La previsione normativa non si applica qualora le imprese appaltatrici o affidatarie o subappaltatrici comunichino al committente di “aver eseguito nel corso dei periodi d’imposta cui si riferiscono le dichiarazioni dei redditi presentate nell’ultimo triennio complessivi versamenti registrati nel conto fiscale per un importo non inferiore al 10 per cento dell’ammontare dei ricavi o compensi risultanti dalle dichiarazioni medesime”. A tal fine si fa riferimento al rapporto tra i complessivi versamenti effettuati tramite modello F24 per tributi, contributi e premi assicurativi INAIL, al lordo dei crediti compensati, nel corso dei periodi d’imposta cui si riferiscono le dichiarazioni dei redditi presentate nell’ultimo triennio (numeratore) e i ricavi o compensi complessivi risultanti dalle dichiarazioni presentate nel medesimo triennio (denominatore).
Per quanto concerne i criteri di determinazione dei redditi degli enti non commerciali residenti, l’Agenzia delle Entrate osserva che le spese e gli altri componenti negativi relativi a beni e servizi adibiti promiscuamente all’esercizio di attività commerciali e di altre attività, sono deducibili per la parte del loro importo che corrisponde al rapporto tra l’ammontare dei ricavi e altri proventi che concorrono a formare il reddito d’impresa e l’ammontare complessivo di tutti i ricavi e proventi.

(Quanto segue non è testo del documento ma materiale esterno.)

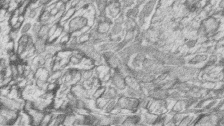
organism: Zebrafish
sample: synaptic ribbons in rod cells and cone cells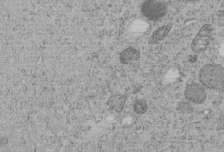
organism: C. elegans
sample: C. elegans embryo early stage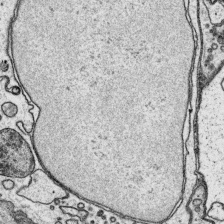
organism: Platynereis dumerilii
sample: Parapodia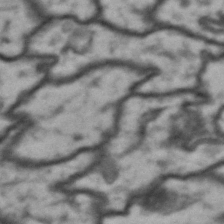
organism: Drosophila
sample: Brain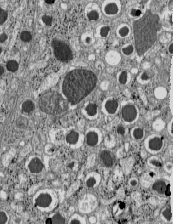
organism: C57BL Mouse
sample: Pancreatic islet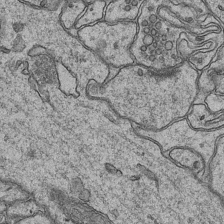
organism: Mouse
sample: CA1 Hippocampus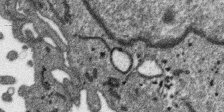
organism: Human
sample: Lung epithelial cells infected with SARS-CoV-2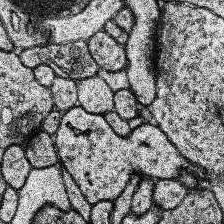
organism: Human
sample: Temporal Lobe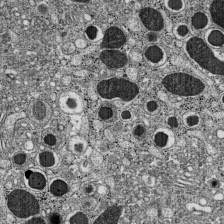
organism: C57BL Mouse
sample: Pancreatic islet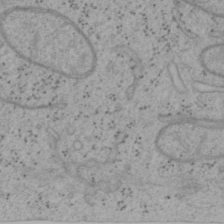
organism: Human
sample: HeLa cells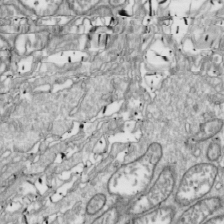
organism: Drosophila
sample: Cell division; meiosis; drosophila spermatocytes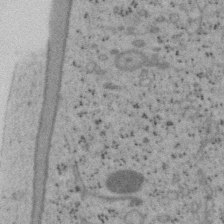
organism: Human
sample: HeLa cells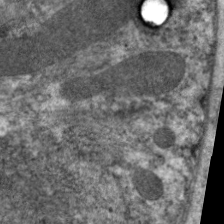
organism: C. elegans
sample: Pharynx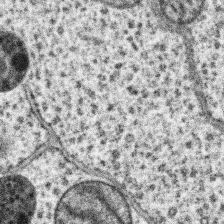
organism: Human
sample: HeLa cells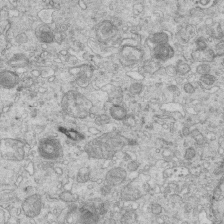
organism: Mouse
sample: Multiciliated cells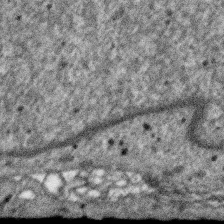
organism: Human
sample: Lung epithelial cells infected with SARS-CoV-2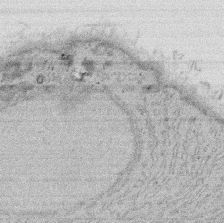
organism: Rat
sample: Salivary granule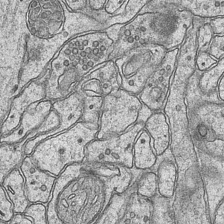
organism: Mouse
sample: CA1 Hippocampus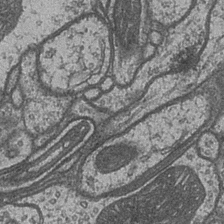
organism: Drosophila
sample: Optic medulla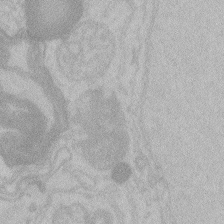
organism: Zebrafish
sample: Macrophage infected with Toxoplasma gondii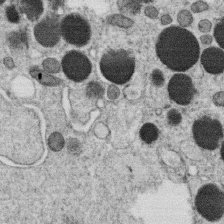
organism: C. elegans
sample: C. elegans oocyte; sperm cells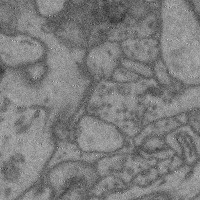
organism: Mouse
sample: Cerebral cortex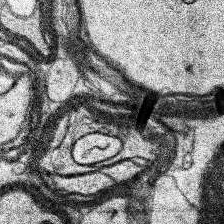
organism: Human
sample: Temporal Lobe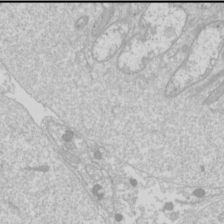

Sulla base di tali considerazioni, dunque, l’Agenzia delle Entrate ha chiarito che nell’ipotesi di contratti “promiscui”, ovvero di contratti di appalto riferiti all’acquisto di servizi generali, comuni sia all’attività istituzionale sia a quella commerciale, ai fini del calcolo della soglia di euro 200.000 annui, è necessario porre in relazione il costo dell’appalto con la quota proporzionale di ricavi riferiti all’attività commerciale.
In altri termini, gli obblighi in materia di ritenute e compensazioni in appalti e subappalti trovano applicazione qualora il rapporto tra l’ammontare dei ricavi e altri proventi relativi all’attività commerciale (numeratore) e l’ammontare complessivo di tutti i ricavi e proventi (denominatore), moltiplicato per il costo annuo pattuito per l’affidamento all’impresa del compimento di servizi generali funzionali sia all’attività istituzionale sia a quella commerciale, risulti di importo complessivo superiore ad euro 200.000. Tale rapporto va determinato con riferimento ai ricavi del periodo d’imposta precedente a quello di inizio di esecuzione del contratto promiscuo.
Resta fermo che, al superamento della soglia come sopra determinata, gli obblighi in esame si applicheranno con riferimento a all’intero contratto.